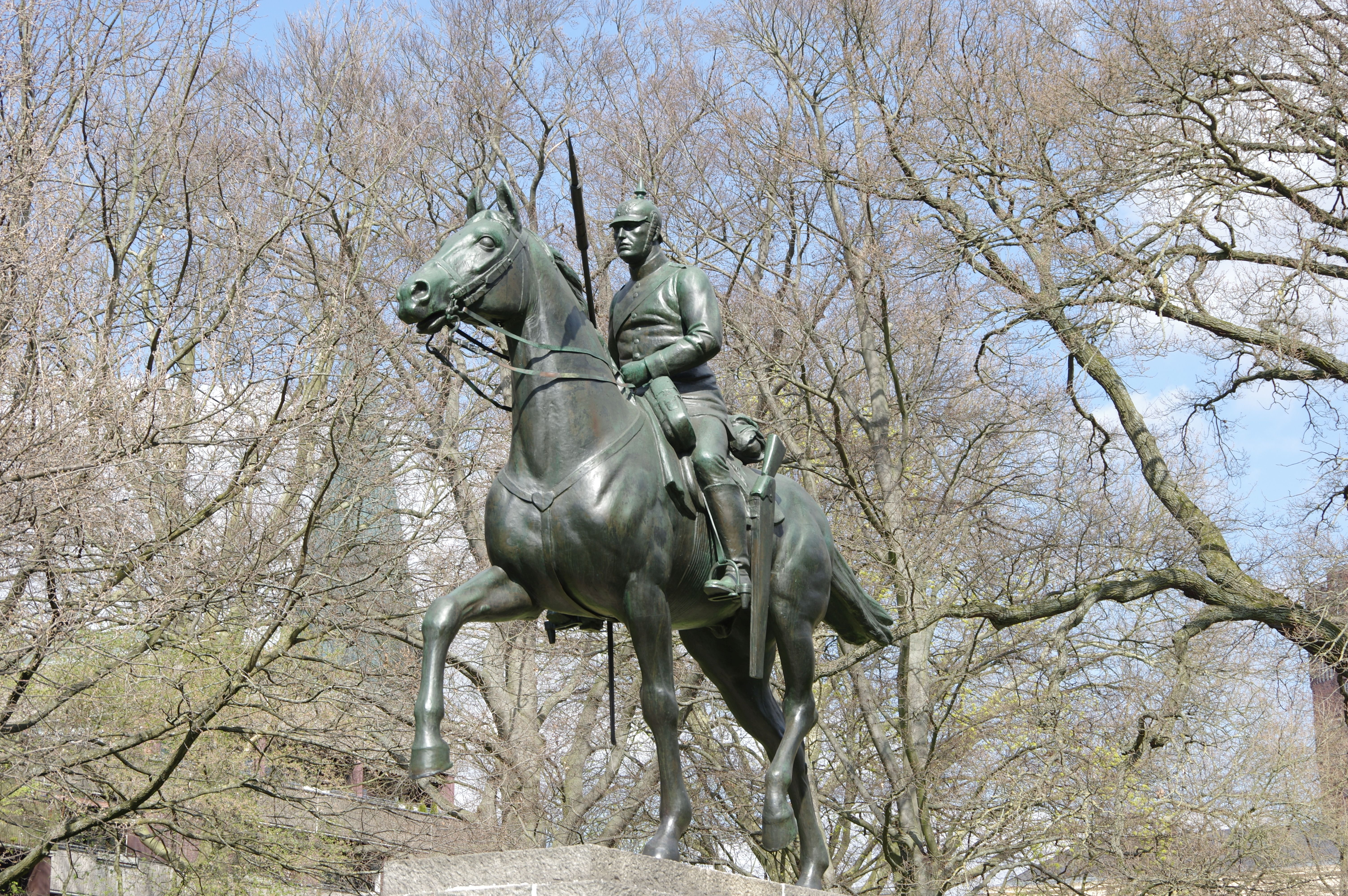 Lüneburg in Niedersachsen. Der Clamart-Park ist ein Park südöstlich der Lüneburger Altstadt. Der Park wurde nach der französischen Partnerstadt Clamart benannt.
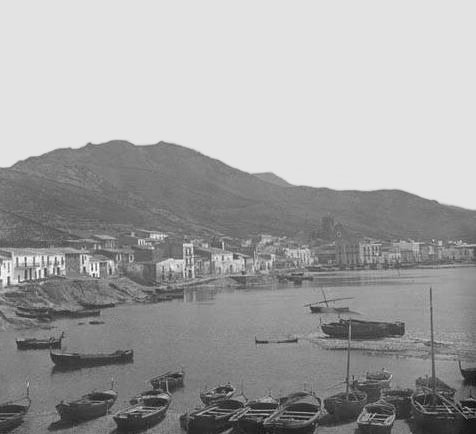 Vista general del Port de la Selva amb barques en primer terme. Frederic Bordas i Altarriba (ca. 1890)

==

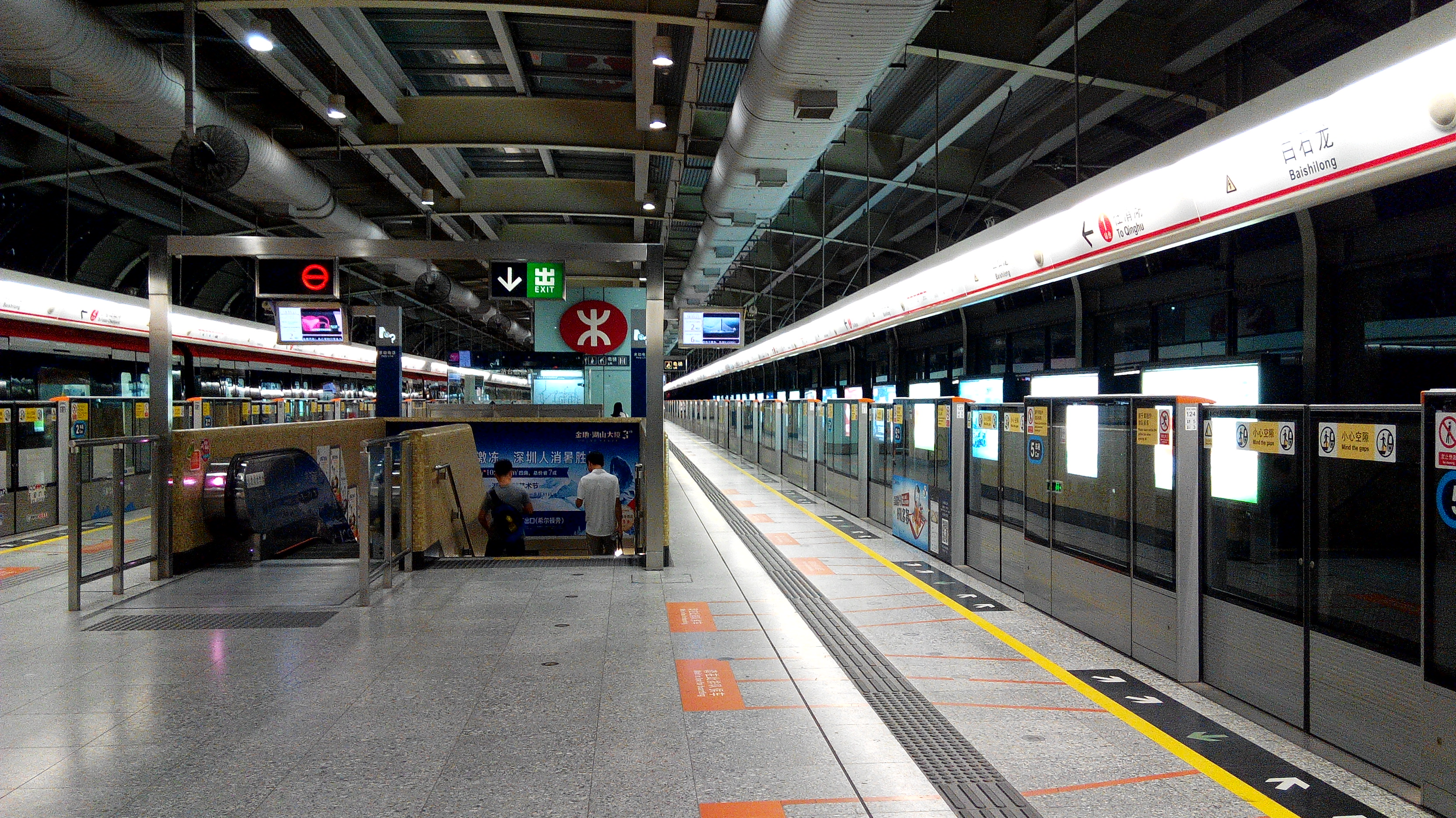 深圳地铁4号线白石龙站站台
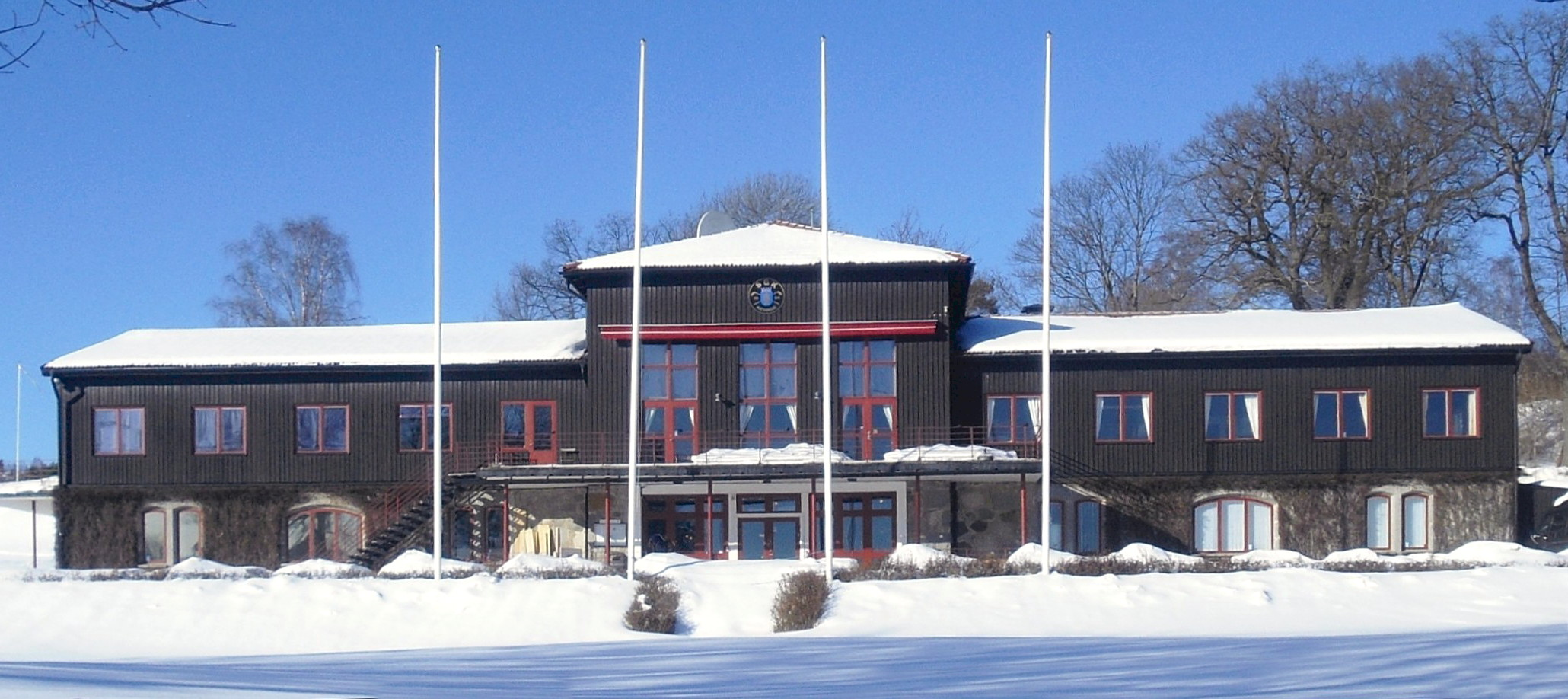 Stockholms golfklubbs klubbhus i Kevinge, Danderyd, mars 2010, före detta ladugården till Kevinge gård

- [Prompt]
What you return must match the lines above from the one with "Lüneburg in Niedersachsen." through the one with "Vista general del" exactly, with both ends included and the pictures excluded.

- [Written reply]
 Lüneburg in Niedersachsen. Der Clamart-Park ist ein Park südöstlich der Lüneburger Altstadt. Der Park wurde nach der französischen Partnerstadt Clamart benannt.
 Vista general del Port de la Selva amb barques en primer terme. Frederic Bordas i Altarriba (ca. 1890)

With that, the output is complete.